Chicken noodle soup. There must be 50 million chicken noodle soup recipes in the world. With all that variation, it would be no surprise to discover that somebody, somewhere must add a dairy product. Normally, however, there's no good reason to expect to find any lactose in chicken noodle soup. And you wouldn't expect to find any in normal commercial chicken noodle soups. Here's the ingredients list for Campbell's Condensed Chicken Noodle Soup. No lactose containing ingredients. Some restaurants may include dairy, though. The fast food chain Chick-fil-A's
Hearty Breast of Chicken Soup contains nonfat milk, whey, and butter. Chicken noodle soup is something to ask about when eating out, but can easily be found lactose-free commercially or made at home.

Potato chips. Similar situation. Your plain, standard, everyday potato chips will almost certainly be lactose-free. Plain potato chips aren't hip and cool, which is to say that brand extension ensures that potato chips comes in a huge variety of flavored varieties. You'd expect that sour cream and onion or cheddar or ranch flavored chips would have dairy in them and you'd be right.

Fruit loops. I have to assume that either Jonathan got it wrong or the reporter transcribed it weirdly. I can't find a product called "fruit loops." What any kid will be familiar with is Kellogg's Froot Loops. Slight problem. Kellogg's Froot Loops has no dairy products.

Crackers. Of the ten million different cracker products in the world, some will be lactose-free and some won't. No way of knowing unless you can read the ingredients list.

Life savers. Believe it or not, butter rum flavor Life Savers hard candy actually contains real butter. Unless you knew this, you could go through a dozen or more flavors and think they were all lactose-free, as Jonathan apparently did. I've read so many ingredients lists in my life that I happen to know of this exception.

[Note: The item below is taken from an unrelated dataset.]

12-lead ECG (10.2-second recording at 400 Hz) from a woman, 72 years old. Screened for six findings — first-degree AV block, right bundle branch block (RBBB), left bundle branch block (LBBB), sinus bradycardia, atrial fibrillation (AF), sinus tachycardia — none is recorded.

Bread. Lots of different breads. Some, like real French or Italian breads or Jewish ryes, are bound to be lactose-free. Most commercial varieties will contain some lactose.

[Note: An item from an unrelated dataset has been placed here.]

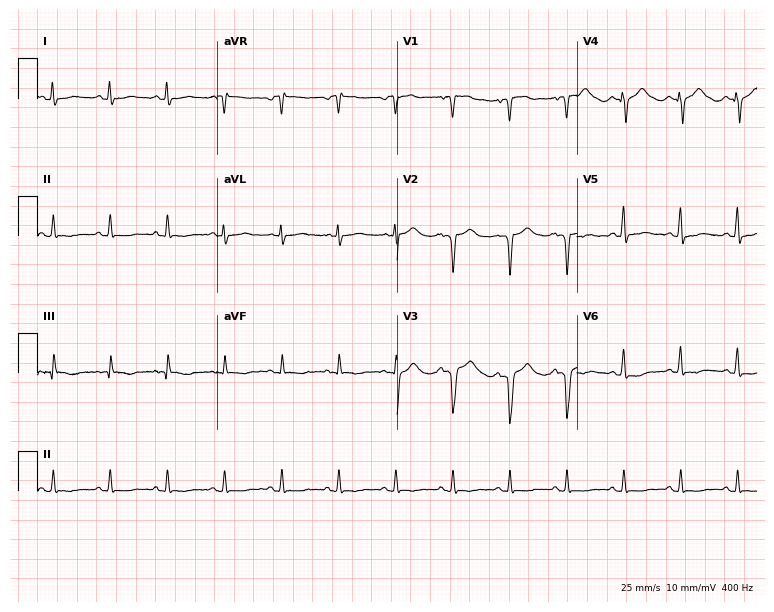
Resting 12-lead electrocardiogram (7.3-second recording at 400 Hz). Patient: a woman, 75 years old. None of these six findings is recorded: first-degree AV block, right bundle branch block (RBBB), left bundle branch block (LBBB), sinus bradycardia, atrial fibrillation (AF), sinus tachycardia.

Jelly. Most commercial jellies will be lactose-free. I don't know of any exceptions, but I could be surprised by one tomorrow.

Processed hamburger. I honestly don't know why this is listed as having lactose. Cheeseburgers, sure. Hamburger buns, possibly. But the hamburger itself? And what does "processed" mean? I suppose some grills might use a butter-based product for frying, but oil is cheaper and more likely. Pure hamburg should be lactose free.

Marshmallows. Should be lactose-free.

French fries. Many years ago, the warning lists giving foods with lactose in them would often include french fries. I found out they did this because commercial french fries are sprayed with sugar that browns when cooked to give them that good golden appearance. That sugar is uniformly dextrose, however, a different sugar than lactose. I've never come across a real world example of lactose being used as a browning agent for french fries. That's true for all true cut-from-the-potato fries. Supermarkets and fast food restaurants are not necessarily that simple. Some flavored fries may, as with potato chips, have a dairy-based flavor added or be made of chopped, formed, processed potatoes that use some dairy as a flavoring or cooking ingredient.

Life is unfortunately not as simple as Middle School. Being aware that lactose may lurk in all sorts of products is a lesson that's a terrific one to drill into all kids with lactose intolerance or milk allergies. The complications of food processing science may take a bit longer to fully understand. Either way, reading the ingredients lists or asking waiters or serving staff are musts.

And thanks to Jonathan Peterson for coming up with such a useful teaching opportunity. Sorry to be such a tough grader.